# Dataset excerpt
* * *
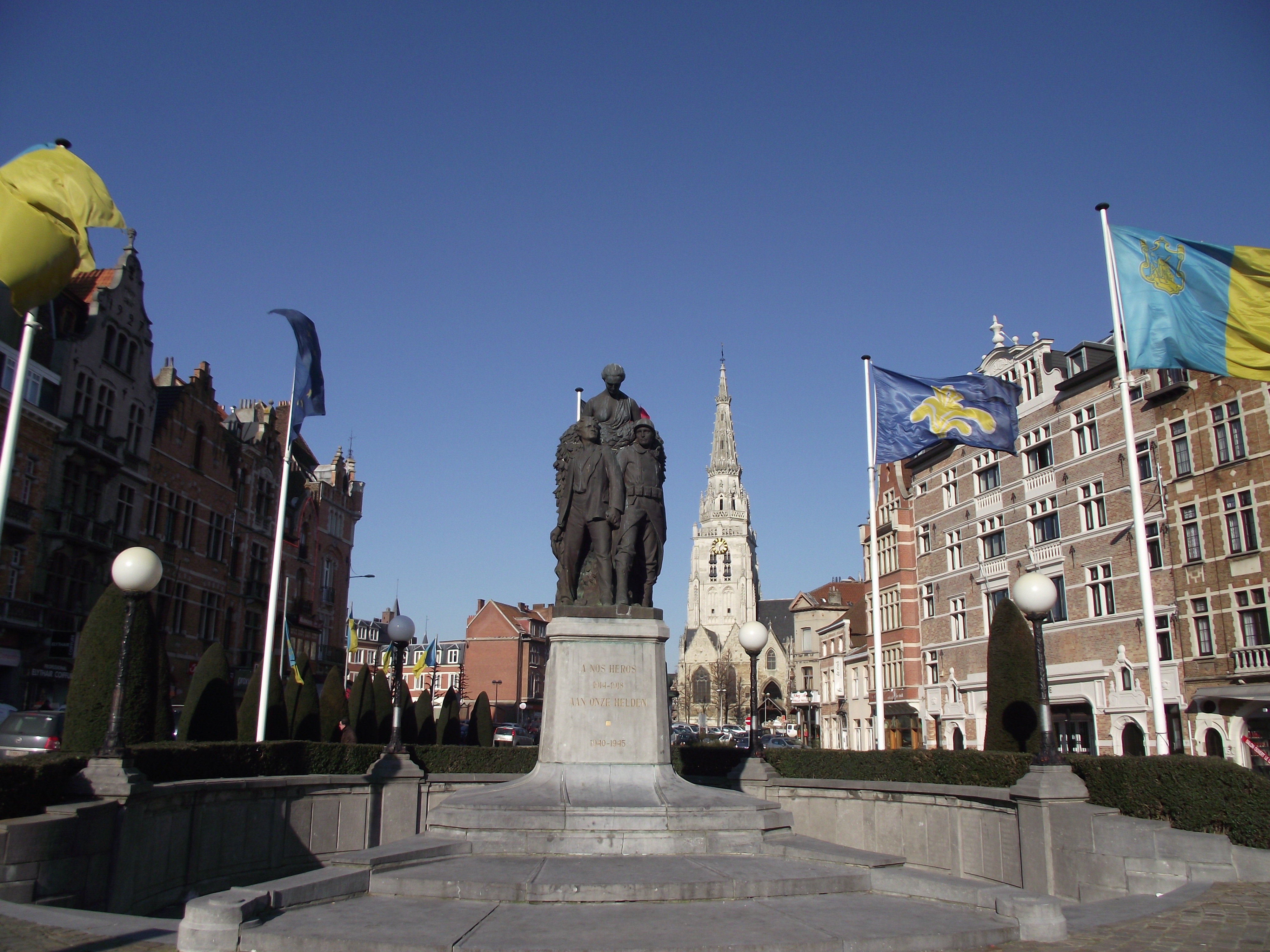 Anderlecht, Dapperheidsplein
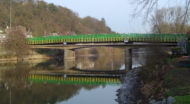 Photographie prise le 10 janvier 2006 (15h24) par Gnagnael (Gnagnael): Pont de Tilff surmonté d'un pont Bailey.
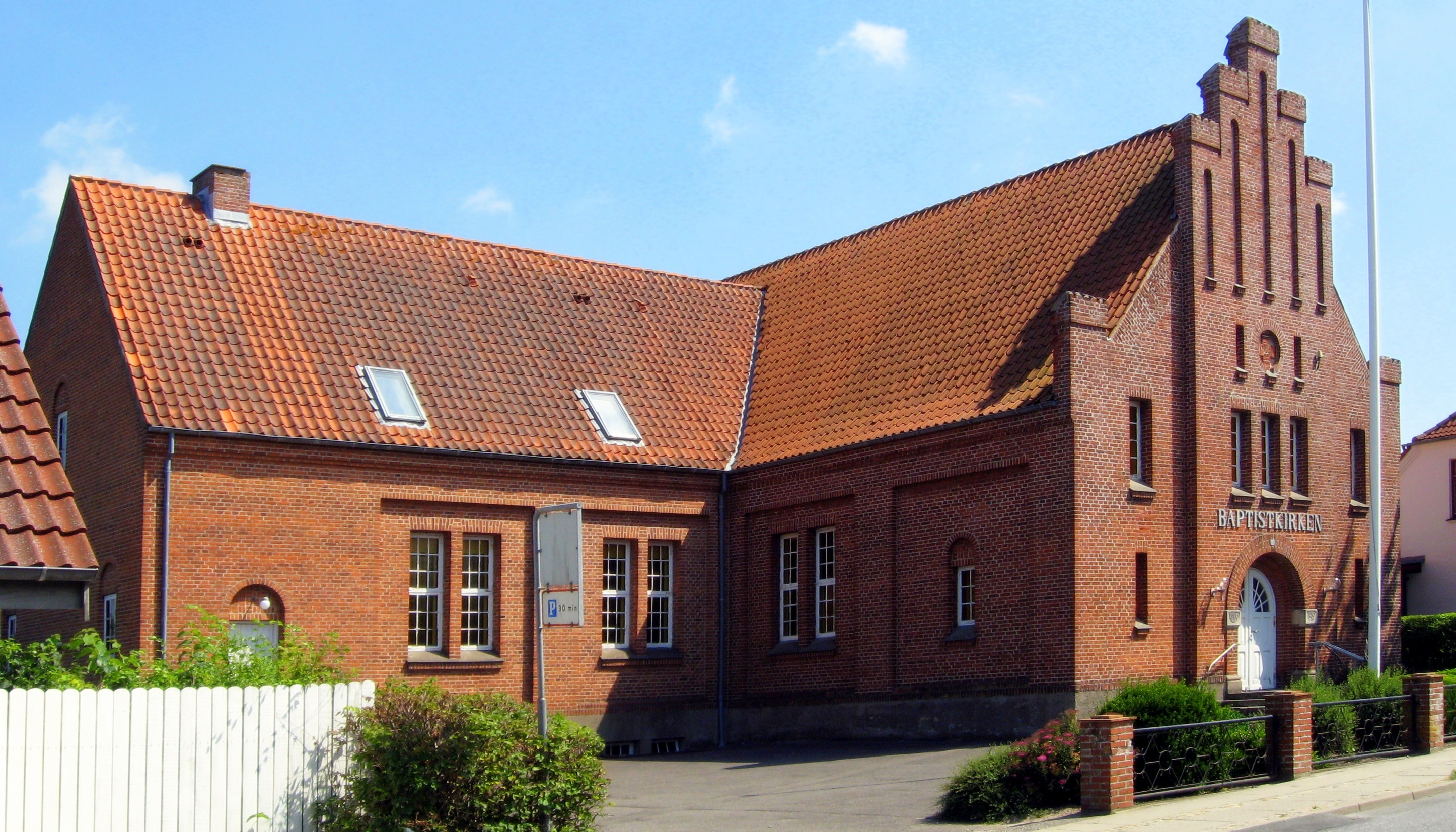 Baptistkirken i Brovst, Jammerbugt Kommune
* * *
# Work request
Omit the pictures and return exactly the lines from the line containing "Photographie prise le" through the final line of the material above, both ends included.

# Response to this task
 Photographie prise le 10 janvier 2006 (15h24) par Gnagnael (Gnagnael): Pont de Tilff surmonté d'un pont Bailey.
 Baptistkirken i Brovst, Jammerbugt Kommune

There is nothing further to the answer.